Nella provincia leccese, a Otranto, sorge una piccola chiesa dedicata alla Madonna dell’Alto Mare, importante destinazione di pellegrinaggi da parte dei fedeli della regione e meta di turismo dei vacanzieri estivi. Dal punto di vista architettonico la chiesa è molto piccola e semplice negli arredi, ma tutt’intorno si respira un’atmosfera di pace e tranquillità che mette in contatto l’uomo con Dio.

Ma perché questo luogo di culto così semplice è tanto amato dai leccesi? Quali sono le origini dell’immagine che vi si trova all’interno? Scopriamolo insieme, nel corso dell’articolo, ripercorrendo le tappe della sua costruzione fino a oggi.

La Madonna dell’Alto Mare: un luogo di pace tra culto e leggenda

Piccola, rurale e immersa nella vegetazione salentina, la chiesa che ospita la Madonna dell’Alto Mare si trova in un punto strategico della regione, importante snodo commerciale anche nel quindicesimo secolo, dove affonda le sue origini.

Secondo numerose fonti accreditate, il culto nacque nel 1480 quando vi fu una terribile invasione turca durante la quale l’icona della Vergine Maria fu trafugata, ritornando poi al popolo di Otranto trasportata da una barca e dalle correnti marine.

La leggenda non spiega per quale ragione gli ottomani rubarono l’immagine sacra, probabilmente per la sua bellezza o perché la ritennero un’opera d’arte di grande valore. Insieme all’immagine fu fatta schiava anche una ragazza otrantina per essere condotta dal Califfo e diventare sua proprietà.

Durante il viaggio, la ragazza non si curò di sé stessa, ma presa da un impeto di devozione, supplicò i suoi carcerieri di lasciare andare l’icona. La giovane, infatti, non poteva accettare che la Vergine fosse stata oggetto di scherno da parte degli ottomani turchi.

Stanchi dell’insistenza della giovane decisero di lasciare andare l’icona, ponendola su una barca in mezzo al mare senza equipaggio e senza meta. Attraversando il Canale d’Otranto, l’imbarcazione lentamente giunse al porto dove i pescatori la videro entrare, cercando in tutti i modi di raggiungerla e portarla a riva.

Inutili furono i loro tentativi coraggiosi, dal momento che la barca raggiunse da sola il porto, portando in salvo l’immagine sacra. Quando i pescatori e la gente del posto si resero conto di ciò che stava avvenendo, acclamarono con gioia la Madonna, proclamandola protettrice di Otranto.

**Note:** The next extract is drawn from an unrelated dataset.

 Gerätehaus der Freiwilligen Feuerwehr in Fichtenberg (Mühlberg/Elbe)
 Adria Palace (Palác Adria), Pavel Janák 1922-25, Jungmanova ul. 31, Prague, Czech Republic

In ricordo di quell’evento, ogni anno gli otrantini rendono omaggio alla Madonna con festeggiamenti solenni e una processione in mare molto suggestiva. La festa ha inizio con la celebrazione solenne della santa messa che è presieduta generalmente dal Vescovo di Otranto. Dopo il momento di preghiera, l’immagine viene condotta su un peschereccio tradizionale dei pescatori idruntini e inizia la processione a largo.

Il corteo si chiude con il lancio della grande corona di foglie di alloro che ricorda le vittime del mare, per poi fare ritorno al porto e ricondurre la statua nella cappella.

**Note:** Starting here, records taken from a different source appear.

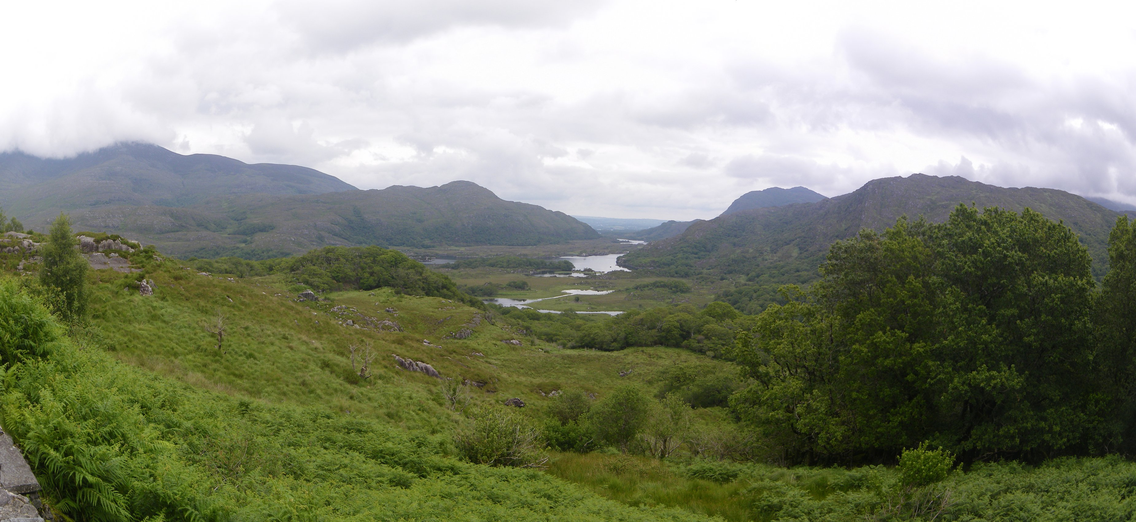 Panorama depuis Ladies View, sur les lacs de Killarney, Irelande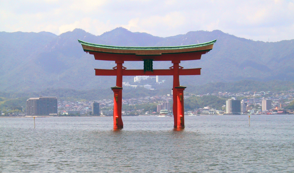 A Japanese torii at Itsukushima Shrine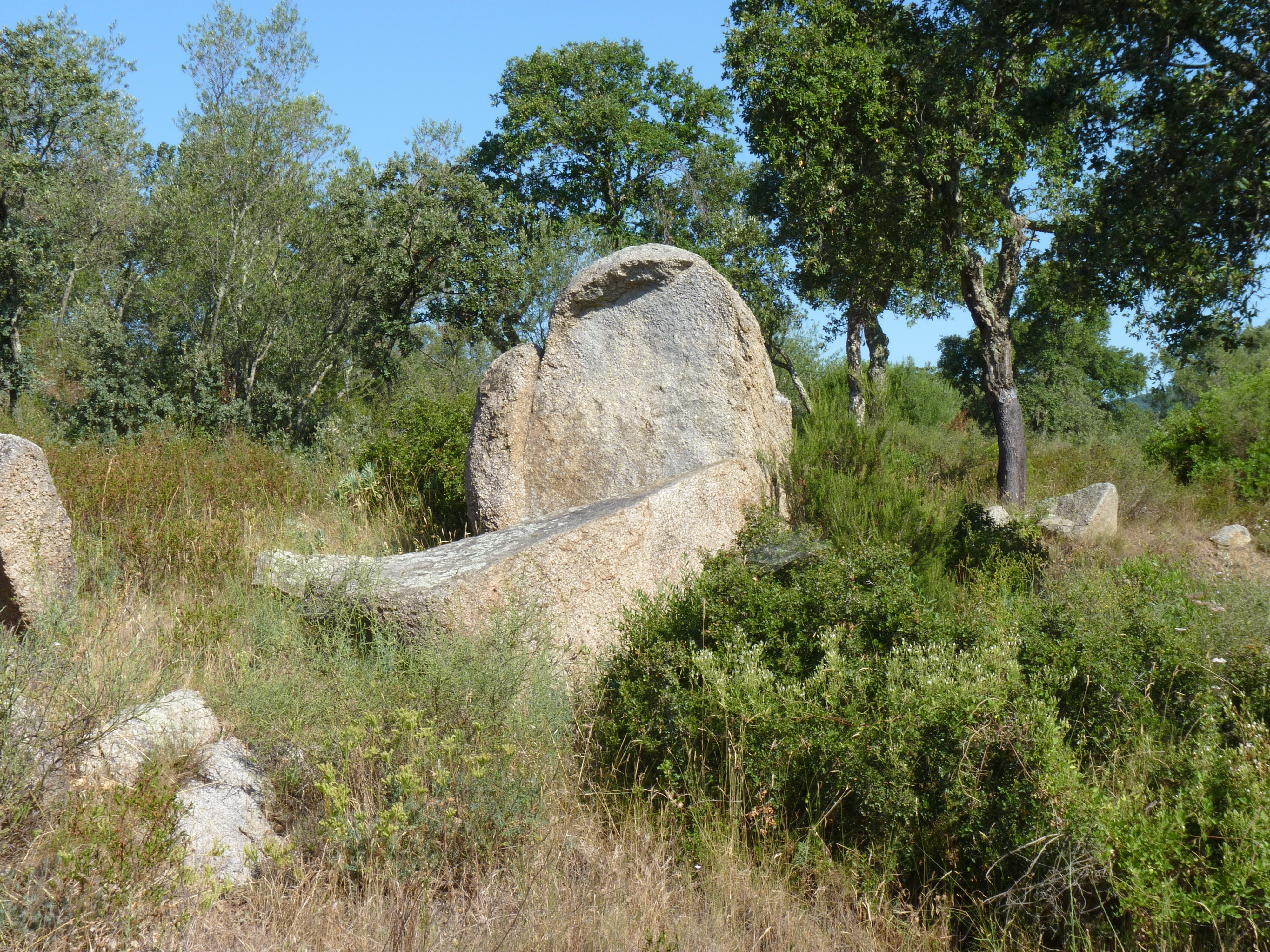 Les mégalithes au nord de Capmany, près de l'étang de Palau de Baix, La Jonquères (Haut-Ampurdan, Gérone, Catalogne, Espagne)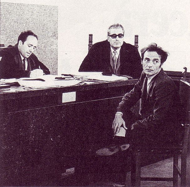 Pietro Valpreda, né le 29 août 1933 à Milan et mort en 6 juillet 2002 dans la même ville, est un anarchiste, danseur et écrivain italien. Dans le cadre de la stratégie de la tension, il est accusé à tort d'être le responsable de l'attentat de piazza Fontana.

Gli interni della Chiesa della madonna dell’Alto Mare

La Chiesa della Madonna dell’Alto Mare fu costruita nel 1600 e restaurata solo nel 1744, così come indica anche l’epigrafe presenta sulla facciata. La parte interna presenta un’unica navata e un altare dedicato alla santa Vergine. Tutta la chiesa: gli arredi sacri, le immagini e le suppellettili riportano alla tradizione marittima, anche il pavimento in mosaico è dotato di una stella marinara nella parte centrale.

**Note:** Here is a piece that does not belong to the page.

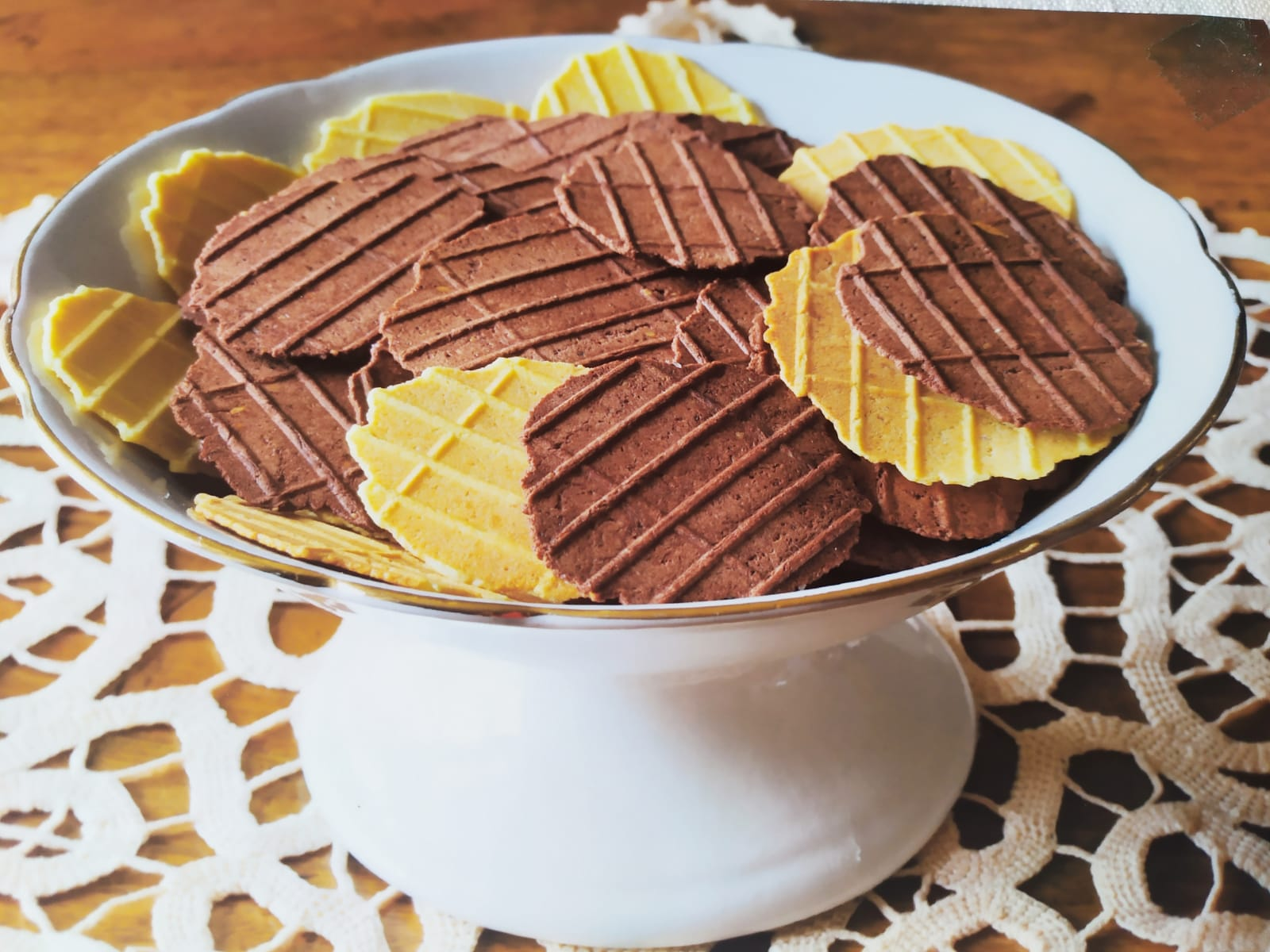 Dolci artigianali tipici di Cinaglio (AT)

Visitando la chiesa, si trovano delfini, cavallucci marini, conchiglie e ancore che vogliono rappresentare sia la simbologia marina che quella mistica: fiducia, perfezione e salvezza, richiamando la tradizione biblica.

E infatti, nonostante la semplicità degli arredi interni ed esterni, la chiesa è meta di continui pellegrinaggi e fonte di spiritualità nell’intera regione.

Non sappiamo se il racconto della Madonna dell’Alto Mare sia solo una leggenda o tragga origine da una storia vera, ciò che possiamo testimoniare è che la bellezza naturale della città viene valorizzata dalla presenza di questo luogo di culto, che ispira un senso di grande pace.